Between 1972-1975, Jonathan Holstein and Gail van der Hoof sent iterations of Abstract Design in American Quilts to museums around the U.S. and to Europe. The quilts’ most distant trip, however, was to Japan in 1975-1976.
In November 1974, Holstein and van der Hoof received two different requests from Japanese institutions to borrow Abstract Design in American Quilts. One was from the Shiseido Cosmetics company, which wanted a blockbuster exhibition to inaugurate the gallery space in their newly rebuilt flagship store in Tokyo’s toniest district, Ginza. The other request was from the Museum of Modern Art, Kyoto (MoMAK), one of Japan’s four national modern art museums, which was hoping to obtain an exhibition of American folk art to coincide with the U.S. Bicentennial. The stature of these two institutions is evidence of the attention the Holstein/van der Hoof collection had garnered since 1971, not just in the U.S. but globally. Shiseido's American Pieced Quilts was on view from March 2 to 11, 1974. MoMAK's American Quilts opened on July 4, 1976 and delighted audiences in Japan's ancient capital for another month (the quilts toured a handful of smaller cities around Japan prior to arriving in Kyoto).

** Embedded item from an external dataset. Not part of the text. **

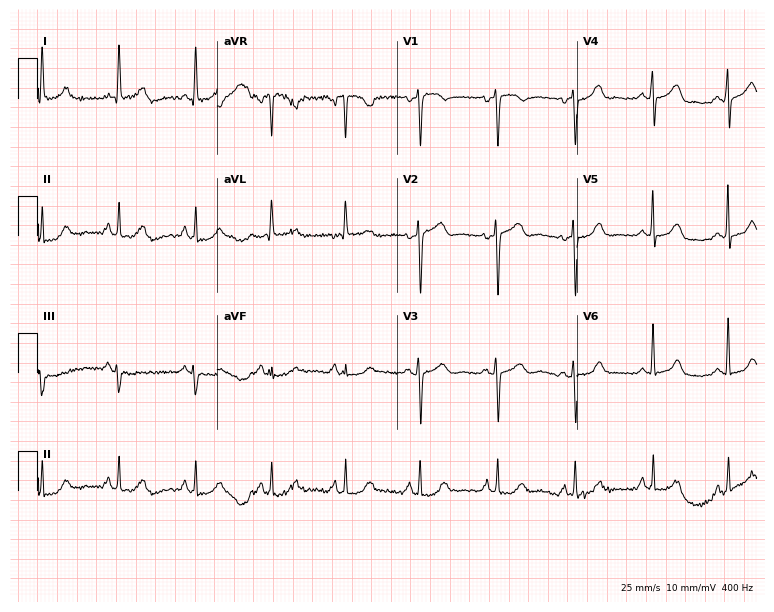
ECG (7.3-second recording at 400 Hz) — a 62-year-old woman. Screened for six findings — first-degree AV block, right bundle branch block, left bundle branch block, sinus bradycardia, atrial fibrillation, sinus tachycardia — none is recorded.
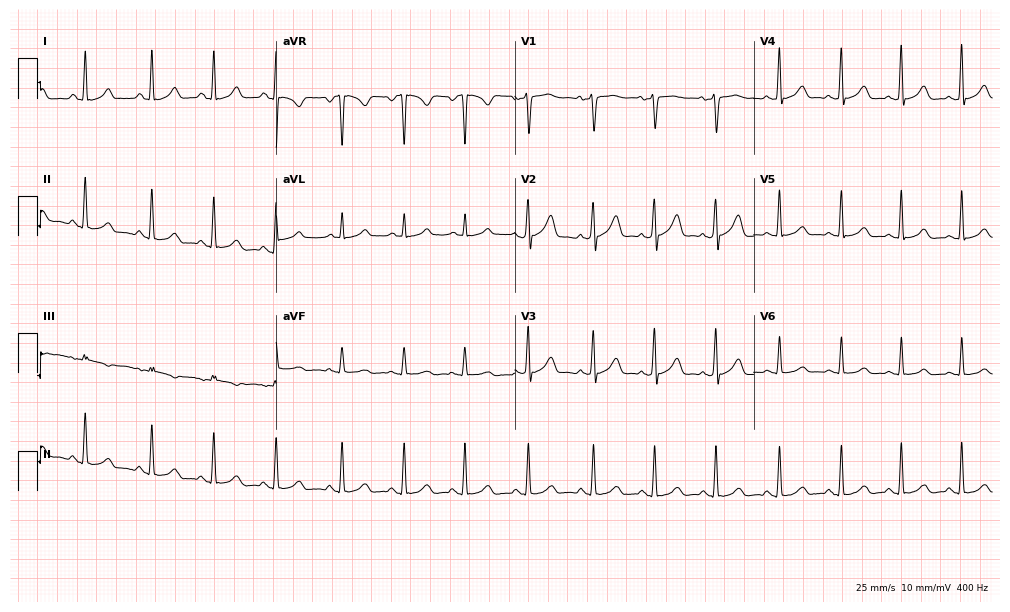
ECG — a woman, 31 years old. Labelled as a normal ECG.

The quilts’ journey to Japan was a resounding success. The Director of the American Center in Kyoto, a co-sponsor of the MoMAK exhibition, reported that “the show was a smash hit everywhere it went” and that MoMAK’s attendance figure of 16,000 was 50% higher than normal. Additionally, the museum’s two catalog printings both sold out, the exhibition was written up in major newspapers and art journals, and NHK, Japan’s public broadcasting company, covered its opening event.
Thousands of Japanese people saw the exhibition and were exposed to the publicity surrounding it. Shortly thereafter, a quiltmaking boom hit Japan, a phenomenon for which Abstract Design in American Quilts is at least partly responsible.